How do you Normalize a 300 million record with 300 columns table? Nationwide Consumer Database

Question

How do you Normalize a 300 million record with 300 columns table? Nationwide Consumer Database

dtran1127

Old Hand

Points: 343
More actions
August 24, 2018 at 3:15 pm

#415502

Hello:
Thanks in advance. How would you go about normalizing a 300 million record data set with 300 columns ? This is a consumer database with it's demographics.
The consumers are non-duplicates.
Would it make sense to make another 300 million record set normlizing the demographics such as Interests, hobbies etc etc?

Viewing 5 posts - 1 through 5 (of 5 total)

You must be logged in to reply to this topic. Login to reply

Steve Jones - SSC Editor SSC Guru Points: 742834 More actions · Answer 1

What's the use here? How often are things updated? Certainly you have duplicate data in that there are a large percentage of M and F in there, so you could break these out.

I'd look at query patterns, what is likely to be queried. If I am often querying by lots of varied fields, maybe this works. But if I can break out some sets of columns to other tables, because they aren't always queried, and I can index and examine a subset, maybe that helps.
If this is just read only data, maybe you want to just index most fields.

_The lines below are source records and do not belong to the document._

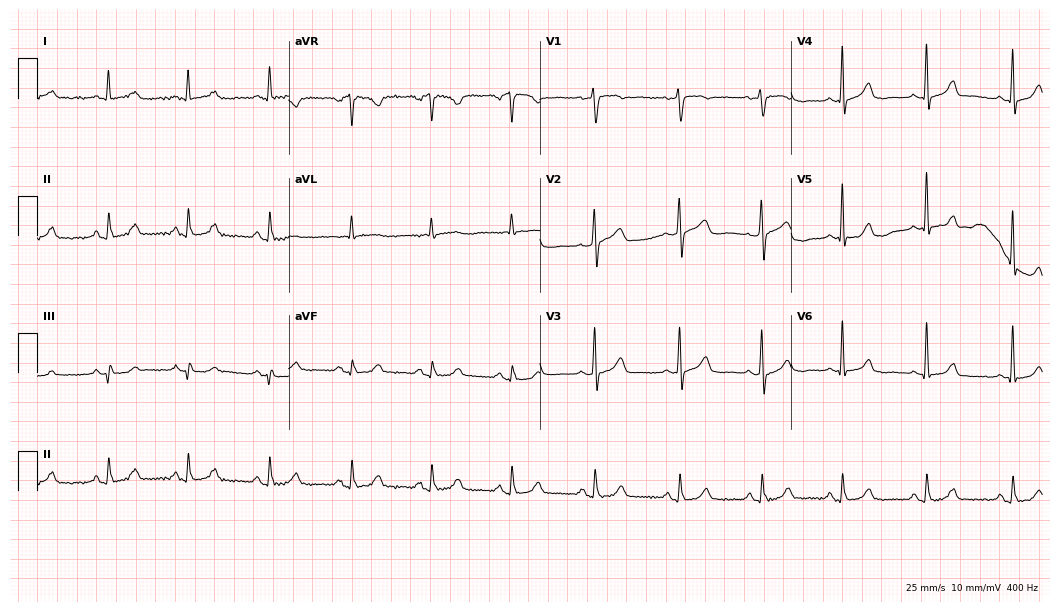
12-lead ECG from a 60-year-old female patient. Screened for six findings — first-degree AV block, right bundle branch block, left bundle branch block, sinus bradycardia, atrial fibrillation, sinus tachycardia — none is recorded. Findings outside these six are not listed.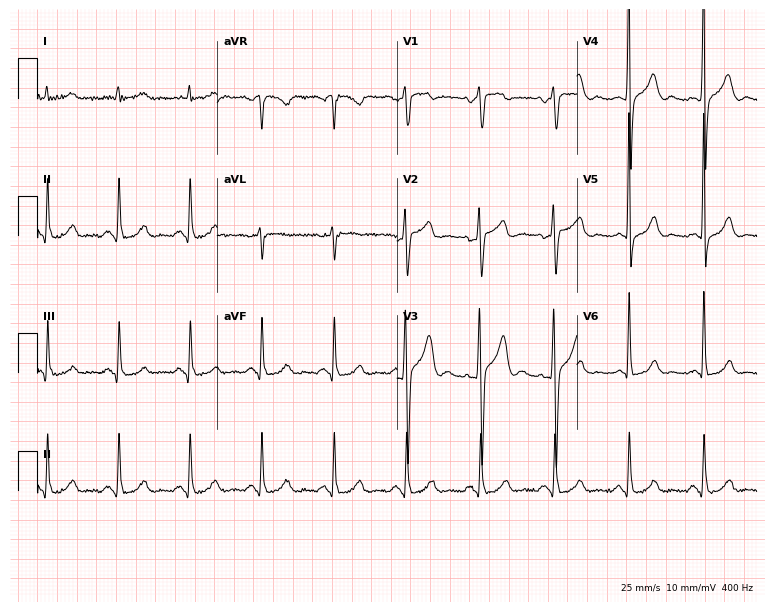
ECG (7.3-second recording at 400 Hz) — a 52-year-old man. Labelled as a normal ECG.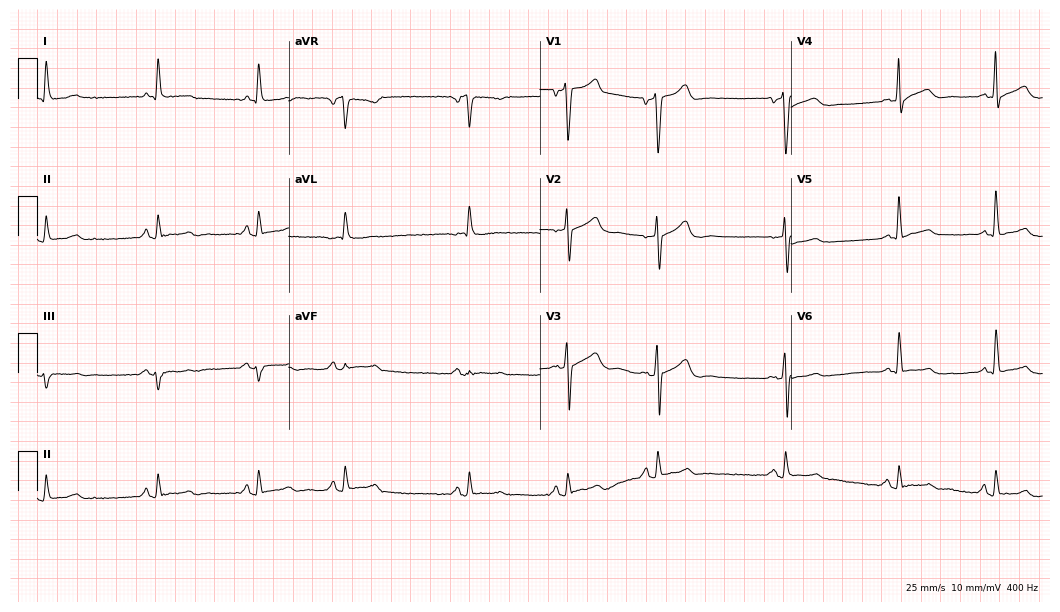
12-lead ECG (10.2-second recording at 400 Hz) from a man, 64 years old. Screened for six findings — first-degree AV block, right bundle branch block, left bundle branch block, sinus bradycardia, atrial fibrillation, sinus tachycardia — none is recorded.

Jonathan AC Roberts SSCoach Points: 18405 More actions · Answer 2

dtran1127 - Friday, August 24, 2018 3:15 PM
Hello:
Thanks in advance. How would you go about normalizing a 300 million record data set with 300 columns ? This is a consumer database with it's demographics.
The consumers are non-duplicates.
Would it make sense to make another 300 million record set normlizing the demographics such as Interests, hobbies etc etc?

300 million consumers?
It's difficult to say without seeing the details but it sounds like a star schema might be what you're looking for. You would have a fact table with 300 columns and 300 million rows. The columns would just be integer Ids with FKs to 300 other dimension tables.

dtran1127 Old Hand Points: 343 More actions · Answer 3

Thanks for that. I will look into star schema. It does look like something that might be better for my type of work. I'm assuming it's because integer id's will run a lot quicker correct?

Jonathan AC Roberts SSCoach Points: 18405 More actions · Answer 4

dtran1127 - Friday, August 24, 2018 4:03 PM
Thanks for that. I will look into star schema. It does look like something that might be better for my type of work. I'm assuming it's because integer id's will run a lot quicker correct?

Yes, integers don't take up much space. You only need to join to the tables relevant to the query you are running. Also, you shouldn't allow nulls on any of the columns. Instead have a negative value which relates to a negative value on the dimension table.